* Supplied records:
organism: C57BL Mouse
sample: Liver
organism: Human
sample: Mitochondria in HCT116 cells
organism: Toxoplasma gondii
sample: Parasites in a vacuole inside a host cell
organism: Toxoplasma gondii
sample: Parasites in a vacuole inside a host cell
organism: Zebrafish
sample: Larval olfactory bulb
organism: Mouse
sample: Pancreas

--

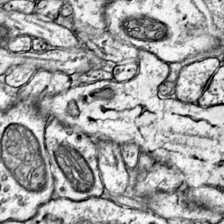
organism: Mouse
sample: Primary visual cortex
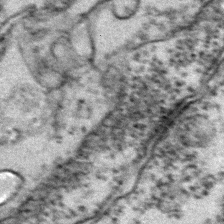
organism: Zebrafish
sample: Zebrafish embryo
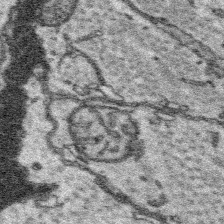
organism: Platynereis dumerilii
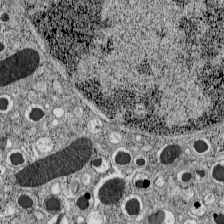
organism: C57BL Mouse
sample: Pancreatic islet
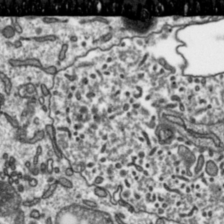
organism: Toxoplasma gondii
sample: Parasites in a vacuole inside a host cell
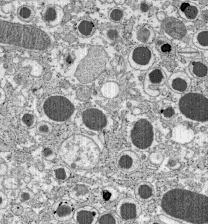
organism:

* Task to complete:
Please transcribe only the lines in the records above running from the line that has "organism: Human" through the line that has "sample: Pancreas", both included, exactly as they appear.

* Output of the task:
organism: Human
sample: Mitochondria in HCT116 cells
organism: Toxoplasma gondii
sample: Parasites in a vacuole inside a host cell
organism: Toxoplasma gondii
sample: Parasites in a vacuole inside a host cell
organism: Zebrafish
sample: Larval olfactory bulb
organism: Mouse
sample: Pancreas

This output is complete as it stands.